Start of Records shown

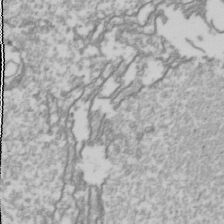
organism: Drosophila
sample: Cell division; meiosis; drosophila spermatocytes
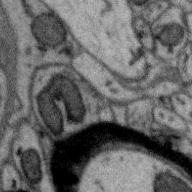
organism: Zebra finch
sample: Brain
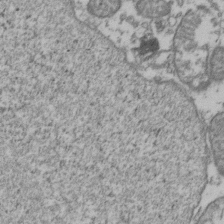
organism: Human
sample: Activated Jurkat CD4+ T cells
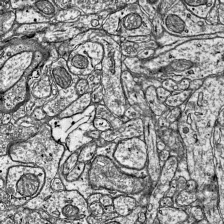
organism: Mouse
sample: Visual Cortex
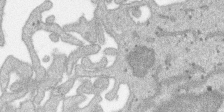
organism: Human
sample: Lung epithelial cells infected with SARS-CoV-2
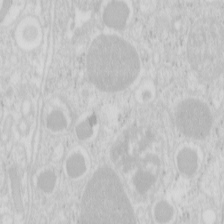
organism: Mouse
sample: Pancreas
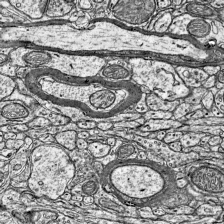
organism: Mouse
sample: Visual Cortex
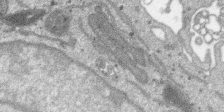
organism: Human
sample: Lung epithelial cells infected with SARS-CoV-2
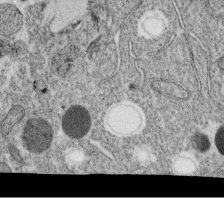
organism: C. elegans
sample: C. elegans oocyte; sperm cells
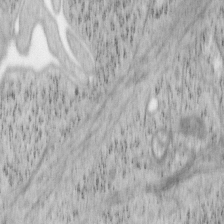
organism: Human
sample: HeLa cells
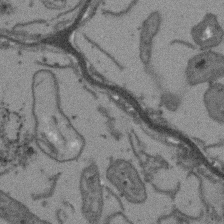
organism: Arabidopsis thaliana
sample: Root tip
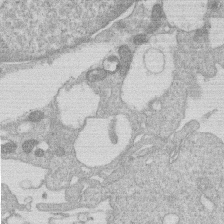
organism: Human
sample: Macrophage cells
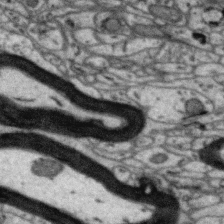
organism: Zebra finch
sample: Brain
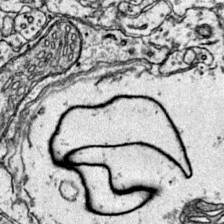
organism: Mouse
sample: Primary visual cortex
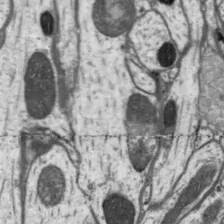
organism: Drosophila
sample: Protocerebral bridge
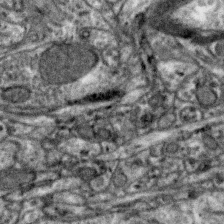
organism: Zebra finch
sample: Brain
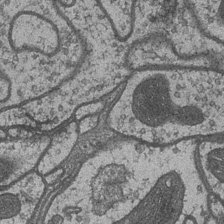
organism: Drosophila
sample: Optic medulla
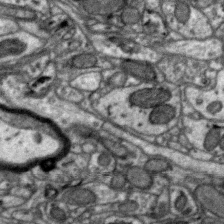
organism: Zebra finch
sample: Brain
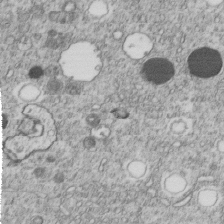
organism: C. elegans
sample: C. elegans embryo early stage
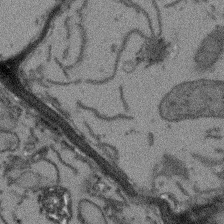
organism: Arabidopsis thaliana
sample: Root tip
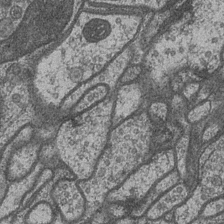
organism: Drosophila
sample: Optic medulla
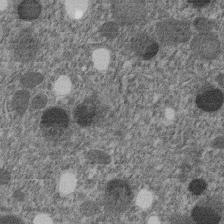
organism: C. elegans
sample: C. elegans embryo early stage
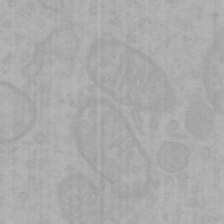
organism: Mouse
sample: Choroid plexus
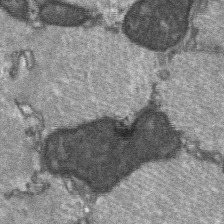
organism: C57BL Mouse
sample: Soleus
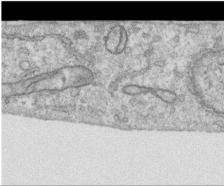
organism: Human
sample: Centriole in RPE cells
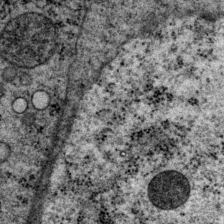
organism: P. pacificus
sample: Pharynx
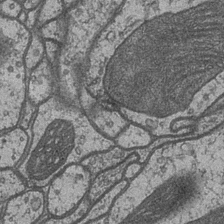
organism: Drosophila
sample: Optic medulla
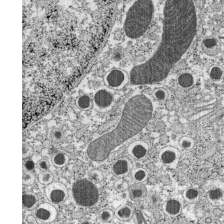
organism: C57BL Mouse
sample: Pancreatic islet
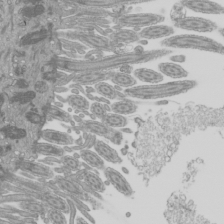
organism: Mouse
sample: Cilia; mouse epididymis
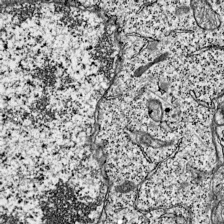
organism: Mouse
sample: Visual Cortex
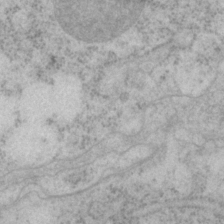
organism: P. pacificus
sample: Pharynx
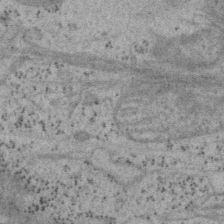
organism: Human
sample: HeLa cells
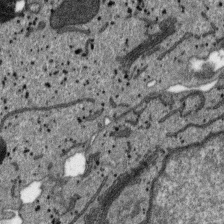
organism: Human
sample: Lung epithelial cells, uninfected (mock) control
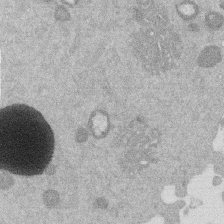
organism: Mouse
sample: Dividing mouse embryo 1 cell stage
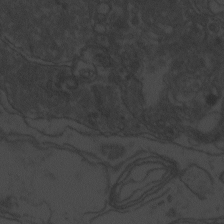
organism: Zebrafish
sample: Macrophage infected with Toxoplasma gondii
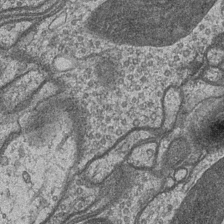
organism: Drosophila
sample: Optic medulla
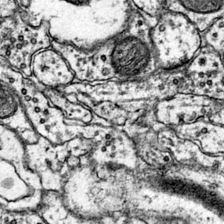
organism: Mouse
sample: Primary visual cortex
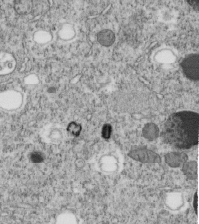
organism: C. elegans
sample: C. elegans embryo early stage
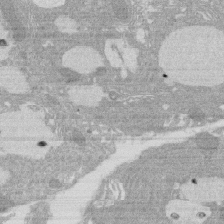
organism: Rat
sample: Salivary granule
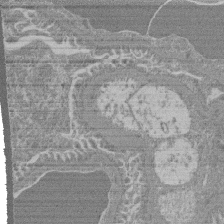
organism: Mouse
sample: Glomerulus
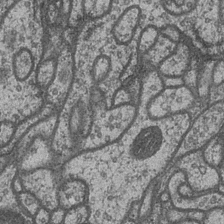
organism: Drosophila
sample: Optic medulla
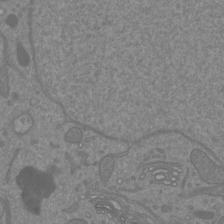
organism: Mouse
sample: Cortical neurons
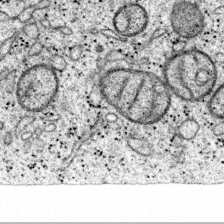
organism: Human
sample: HeLa cells
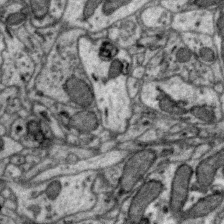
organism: Zebra finch
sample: Brain
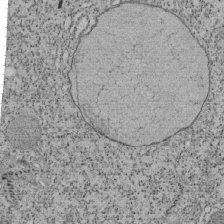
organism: Tetrahymena
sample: Cilia in tetrahymena
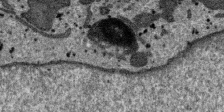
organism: Human
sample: Lung epithelial cells, uninfected (mock) control
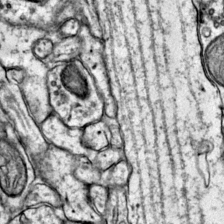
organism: Mouse
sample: Primary visual cortex
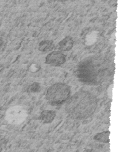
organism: C. elegans
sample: C. elegans embryo early stage
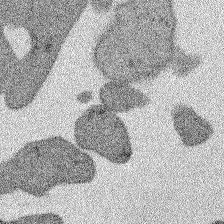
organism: Human
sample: HeLa cells
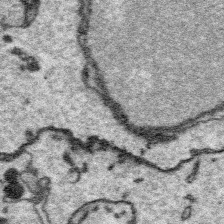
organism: Platynereis dumerilii
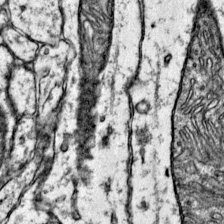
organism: Mouse
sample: Primary visual cortex
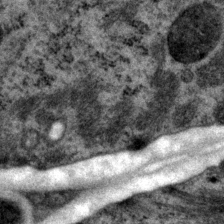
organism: P. pacificus
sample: Pharynx
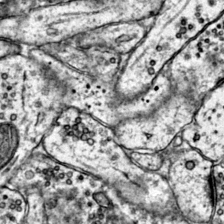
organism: Mouse
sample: Primary visual cortex
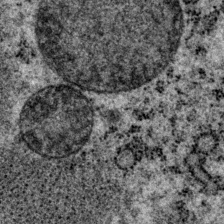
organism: P. pacificus
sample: Pharynx
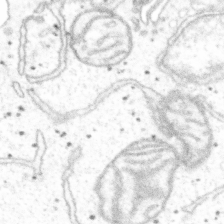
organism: Human
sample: HeLa cells
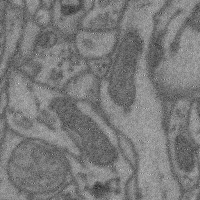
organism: Mouse
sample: Cerebral cortex
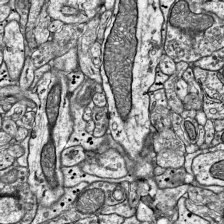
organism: Mouse
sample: Visual Cortex
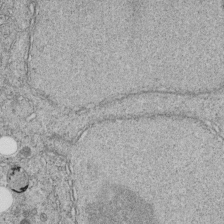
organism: C. elegans
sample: C. elegans embryo early stage
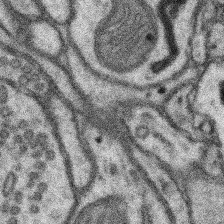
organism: Mouse
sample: Somatosensory cortex neuropil
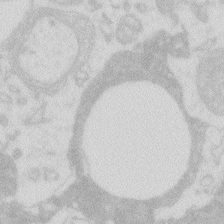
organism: Zebrafish
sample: Macrophage
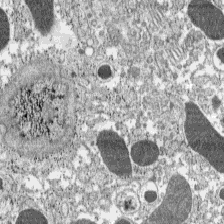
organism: C57BL Mouse
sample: Pancreatic islet
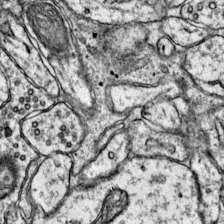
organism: Mouse
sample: Primary visual cortex
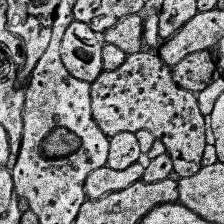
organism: Human
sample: Temporal Lobe
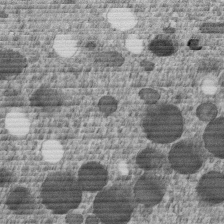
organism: C. elegans
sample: C. elegans embryo early stage
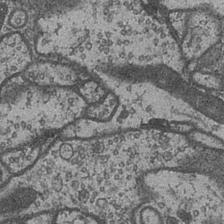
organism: Drosophila
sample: Optic medulla
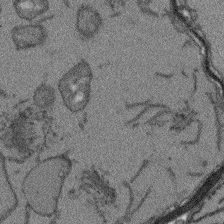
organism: Arabidopsis thaliana
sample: Root tip
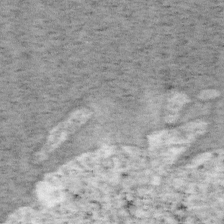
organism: Mouse
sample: OT-I killer T cells with ID8 ovarian cancer cells
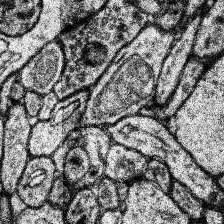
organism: Human
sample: Temporal Lobe
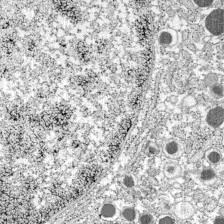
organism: C57BL Mouse
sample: Pancreatic islet
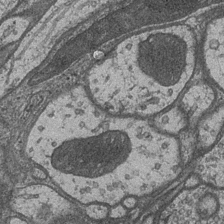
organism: Drosophila
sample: Optic medulla
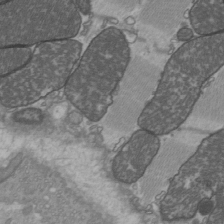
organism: C57BL Mouse
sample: Heart
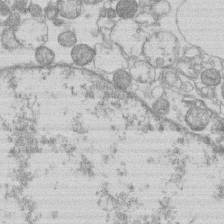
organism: Human
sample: Macrophage cells
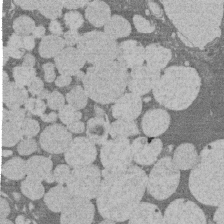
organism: Rat
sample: Salivary granule
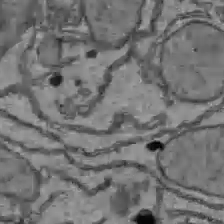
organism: C57BL Mouse
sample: Liver
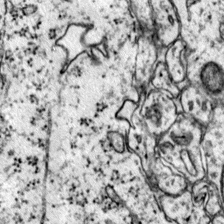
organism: Mouse
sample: Primary visual cortex
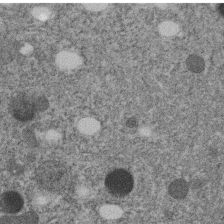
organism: C. elegans
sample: C. elegans embryo early stage
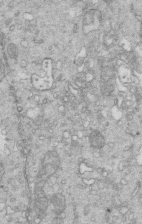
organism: Mouse
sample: Multiciliated cells
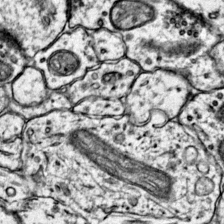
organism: Mouse
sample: Primary visual cortex
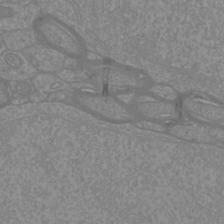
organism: Mouse
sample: Cortical neurons
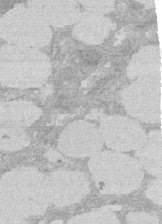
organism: Rat
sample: Salivary granule
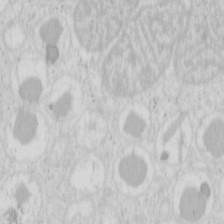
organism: Mouse
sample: Pancreas
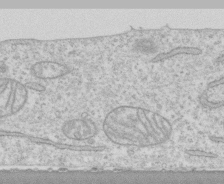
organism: Human
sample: CRL-1474
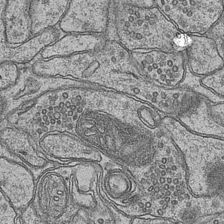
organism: Mouse
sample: CA1 Hippocampus
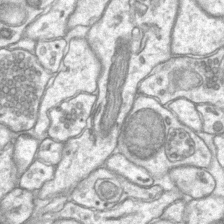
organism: Mouse
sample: CA1 Hippocampus
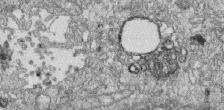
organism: Human
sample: HeLa cell HIV synapse
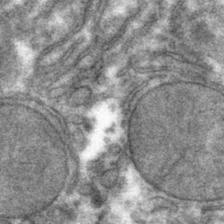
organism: Mouse
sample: Mouse hepatocytes
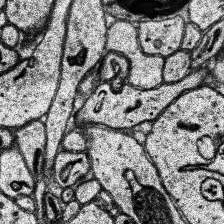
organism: Human
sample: Temporal Lobe
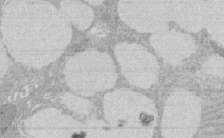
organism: Rat
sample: Salivary granule
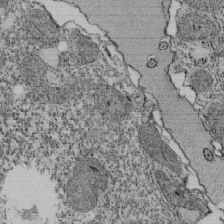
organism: Tetrahymena
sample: Cilia in tetrahymena
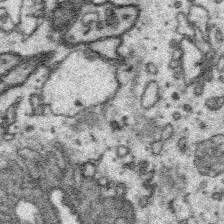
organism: Platynereis dumerilii
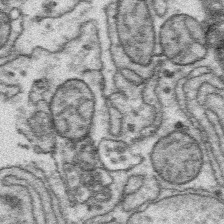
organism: Platynereis dumerilii
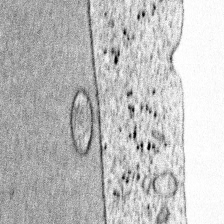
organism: Human
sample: HeLa cells
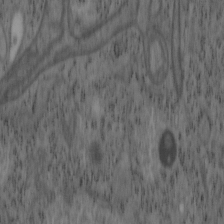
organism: Human
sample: HeLa cells
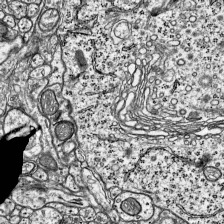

End of Records shown

Any images must be dropped; all other material is to be printed exactly.

organism: Drosophila
sample: Cell division; meiosis; drosophila spermatocytes
organism: Zebra finch
sample: Brain
organism: Human
sample: Activated Jurkat CD4+ T cells
organism: Mouse
sample: Visual Cortex
organism: Human
sample: Lung epithelial cells infected with SARS-CoV-2
organism: Mouse
sample: Pancreas
organism: Mouse
sample: Visual Cortex
organism: Human
sample: Lung epithelial cells infected with SARS-CoV-2
organism: C. elegans
sample: C. elegans oocyte; sperm cells
organism: Human
sample: HeLa cells
organism: Arabidopsis thaliana
sample: Root tip
organism: Human
sample: Macrophage cells
organism: Zebra finch
sample: Brain
organism: Mouse
sample: Primary visual cortex
organism: Drosophila
sample: Protocerebral bridge
organism: Zebra finch
sample: Brain
organism: Drosophila
sample: Optic medulla
organism: Zebra finch
sample: Brain
organism: C. elegans
sample: C. elegans embryo early stage
organism: Arabidopsis thaliana
sample: Root tip
organism: Drosophila
sample: Optic medulla
organism: C. elegans
sample: C. elegans embryo early stage
organism: Mouse
sample: Choroid plexus
organism: C57BL Mouse
sample: Soleus
organism: Human
sample: Centriole in RPE cells
organism: P. pacificus
sample: Pharynx
organism: Drosophila
sample: Optic medulla
organism: C57BL Mouse
sample: Pancreatic islet
organism: Mouse
sample: Cilia; mouse epididymis
organism: Mouse
sample: Visual Cortex
organism: P. pacificus
sample: Pharynx
organism: Human
sample: HeLa cells
organism: Human
sample: Lung epithelial cells, uninfected (mock) control
organism: Mouse
sample: Dividing mouse embryo 1 cell stage
organism: Zebrafish
sample: Macrophage infected with Toxoplasma gondii
organism: Drosophila
sample: Optic medulla
organism: Mouse
sample: Primary visual cortex
organism: C. elegans
sample: C. elegans embryo early stage
organism: Rat
sample: Salivary granule
organism: Mouse
sample: Glomerulus
organism: Drosophila
sample: Optic medulla
organism: Mouse
sample: Cortical neurons
organism: Human
sample: HeLa cells
organism: Zebra finch
sample: Brain
organism: Tetrahymena
sample: Cilia in tetrahymena
organism: Human
sample: Lung epithelial cells, uninfected (mock) control
organism: Mouse
sample: Primary visual cortex
organism: C. elegans
sample: C. elegans embryo early stage
organism: Human
sample: HeLa cells
organism: Platynereis dumerilii
organism: Mouse
sample: Primary visual cortex
organism: P. pacificus
sample: Pharynx
organism: Mouse
sample: Primary visual cortex
organism: P. pacificus
sample: Pharynx
organism: Human
sample: HeLa cells
organism: Mouse
sample: Cerebral cortex
organism: Mouse
sample: Visual Cortex
organism: C. elegans
sample: C. elegans embryo early stage
organism: Mouse
sample: Somatosensory cortex neuropil
organism: Zebrafish
sample: Macrophage
organism: C57BL Mouse
sample: Pancreatic islet
organism: Mouse
sample: Primary visual cortex
organism: Human
sample: Temporal Lobe
organism: C. elegans
sample: C. elegans embryo early stage
organism: Drosophila
sample: Optic medulla
organism: Arabidopsis thaliana
sample: Root tip
organism: Mouse
sample: OT-I killer T cells with ID8 ovarian cancer cells
organism: Human
sample: Temporal Lobe
organism: C57BL Mouse
sample: Pancreatic islet
organism: Drosophila
sample: Optic medulla
organism: C57BL Mouse
sample: Heart
organism: Human
sample: Macrophage cells
organism: Rat
sample: Salivary granule
organism: C57BL Mouse
sample: Liver
organism: Mouse
sample: Primary visual cortex
organism: C. elegans
sample: C. elegans embryo early stage
organism: Mouse
sample: Multiciliated cells
organism: Mouse
sample: Primary visual cortex
organism: Mouse
sample: Cortical neurons
organism: Rat
sample: Salivary granule
organism: Mouse
sample: Pancreas
organism: Human
sample: CRL-1474
organism: Mouse
sample: CA1 Hippocampus
organism: Mouse
sample: CA1 Hippocampus
organism: Human
sample: HeLa cell HIV synapse
organism: Mouse
sample: Mouse hepatocytes
organism: Human
sample: Temporal Lobe
organism: Rat
sample: Salivary granule
organism: Tetrahymena
sample: Cilia in tetrahymena
organism: Platynereis dumerilii
organism: Platynereis dumerilii
organism: Human
sample: HeLa cells
organism: Human
sample: HeLa cells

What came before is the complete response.